Single by Lil Skies featuring Rich the Kid
- Released: March 19, 2018
- Genre: Hip hop; trap;
- Length: 2:59
- Label: All We Got; Atlantic;
- Songwriters: Kimetrius Foose; Dimitri Roger; Amin Elamin;
- Producer: Menoh Beats

Lil Skies singles chronology
| "Pop Star" (2018) | "Creeping" (2018) | "Off the Gas" (2018) |

Rich the Kid singles chronology
| "Early Morning Trappin" (2018) | "Creeping" (2018) | "Back Quick" (2018) |

Music video
- "Creeping" on YouTube

= Creeping (song) =

Single by Lil Skies featuring Rich the Kid

"Creeping" is a song by American rapper Lil Skies, first released on March 5, 2018, as a track from Ethika's mixtape RBG 2 (2018), before being released as a single on March 19, 2018. It features American rapper Rich the Kid and was produced by Menoh Beats.

== Composition ==
In the song, Lil Skies "takes aim at women who hated on him in the past" with the lyrics: "Why you like to lie, shawty, you know you impressed / See you fuckin' with me now 'cause I bossed up and I flex / All they like to do is talk when they knew that I was next / I just come up with these hits and lay low, collect my checks". Rich the Kid raps about "his newfound lavish lifestyle and materialistic ways".

==Critical reception==
Emmanuel Maduakolam of Hypebeast called the track the "prime song for late night parties". Aron A. of HotNewHipHop described it as "an infectious joint that highlights both of their strengths." Joe Price of Complex writes that Lil Skies "flexes his talents" with a "melodic and mesmerizing flow", and that Rich the Kid switches "between different flows with a stop-start approach that adds a lot to song."

==Music video==
A music video was released on July 9, 2018. Directed by Cole Bennett, the video shows Lil Skies on a school bus trying to impress a girl he likes.

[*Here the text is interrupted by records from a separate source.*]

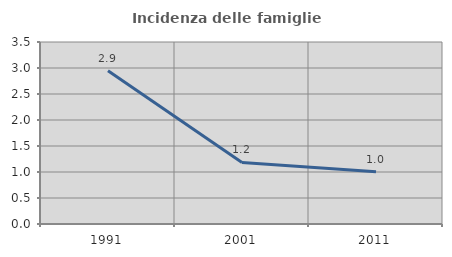
| Category | Incidenza delle famiglie numerose |
|---|---|
| 1991.0 | 2.948 |
| 2001.0 | 1.183 |
| 2011.0 | 1.003 |
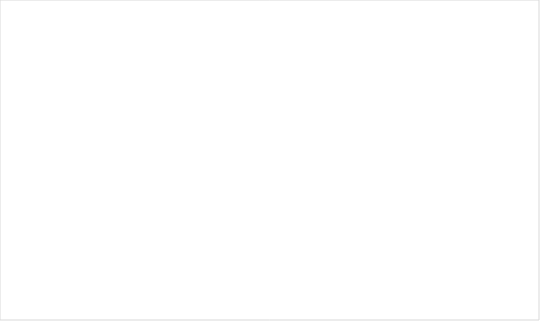
| Category | Total |
|---|---|
| Ja | 14 |
| Nej | 63 |
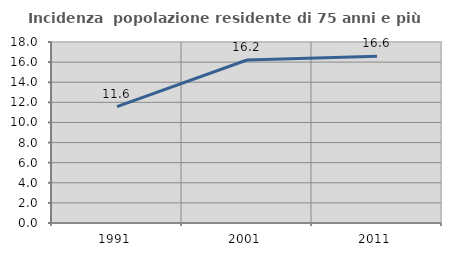
| Category | Incidenza  popolazione residente di 75 anni e più |
|---|---|
| 1991.0 | 11.568 |
| 2001.0 | 16.21 |
| 2011.0 | 16.576 |
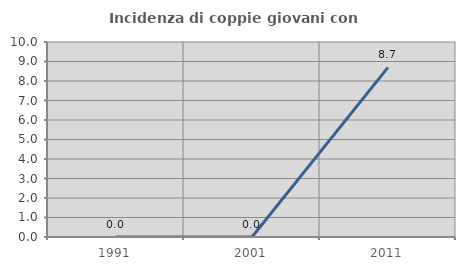
| Category | Incidenza di coppie giovani con figli |
|---|---|
| 1991.0 | 0 |
| 2001.0 | 0 |
| 2011.0 | 8.696 |
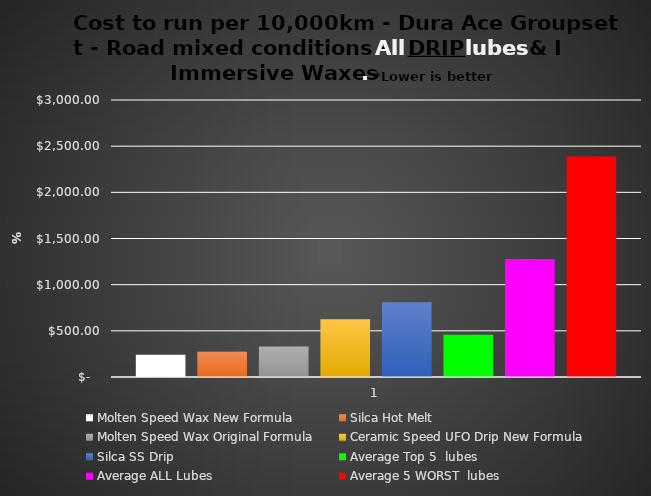
| Category | Molten Speed Wax New Formula | Silca Hot Melt | Molten Speed Wax Original Formula | Ceramic Speed UFO Drip New Formula | Silca SS Drip | Average Top 5  lubes | Average ALL Lubes | Average 5 WORST  lubes |
|---|---|---|---|---|---|---|---|---|
| 0 | 240.9 | 275.9 | 330.7 | 626.43 | 810.92 | 456.97 | 1277 | 2387 |
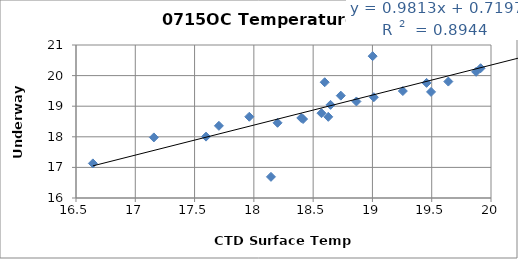
| Category | Series 0 |
|---|---|
| 20.7885 | 20.972 |
| 20.44645 | 21.053 |
| 20.5176 | 20.855 |
| 20.69445 | 20.958 |
| 20.4728 | 20.587 |
| 18.57055 | 18.772 |
| 19.49455 | 19.467 |
| 18.40005 | 18.616 |
| 19.45675 | 19.762 |
| 19.011699999999998 | 19.294 |
| 18.73335 | 19.345 |
| 21.19275 | 21.173 |
| 20.5253 | 21.097 |
| 20.859099999999998 | 21.066 |
| 21.13395 | 21.052 |
| 22.0043 | 22.369 |
| 21.16835 | 22.548 |
| 21.1269 | 21.537 |
| 21.96035 | 22.389 |
| 21.3196 | 21.574 |
| 20.2684 | 20.468 |
| 18.64675 | 19.044 |
| 22.0116 | 21.481 |
| 21.626199999999997 | 22.69 |
| 19.87445 | 20.124 |
| 20.19715 | 20.695 |
| 20.1281 | 20.686 |
| 20.38305 | 20.668 |
| 19.0019 | 20.635 |
| 17.7053 | 18.358 |
| 19.2564 | 19.495 |
| 18.41505 | 18.58 |
| 18.8649 | 19.155 |
| 18.5975 | 19.783 |
| 17.5967 | 18.006 |
| 18.1998 | 18.457 |
| 17.1566 | 17.98 |
| 16.64225 | 17.131 |
| 18.144199999999998 | 16.691 |
| 18.62745 | 18.653 |
| 19.6401 | 19.805 |
| 17.96145 | 18.655 |
| 20.06835 | 20.358 |
| 20.4309 | 20.709 |
| 20.6081 | 20.995 |
| 20.99555 | 21.224 |
| 19.91255 | 20.241 |
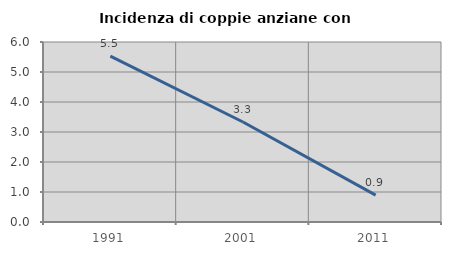
| Category | Incidenza di coppie anziane con figli |
|---|---|
| 1991.0 | 5.53 |
| 2001.0 | 3.333 |
| 2011.0 | 0.897 |

After she goes home, Skies and Rich the Kid rap from her yard of her home. The girl's father then comes outside and snatches Skies into the house.

==Charts==

Chart performance for "Creeping"
| Chart (2018) | Peak position |
|---|---|
| Canada (Canadian Hot 100) | 93 |
| US Bubbling Under Hot 100 Singles (Billboard) | 1 |
| US Hot R&B/Hip-Hop Songs | 44 |

==Certifications==

Certifications for "Creeping"
| Region | Certification | Certified units/sales |
| United States (RIAA) | Gold | 500,000^{‡} |
^{‡} Sales+streaming figures based on certification alone.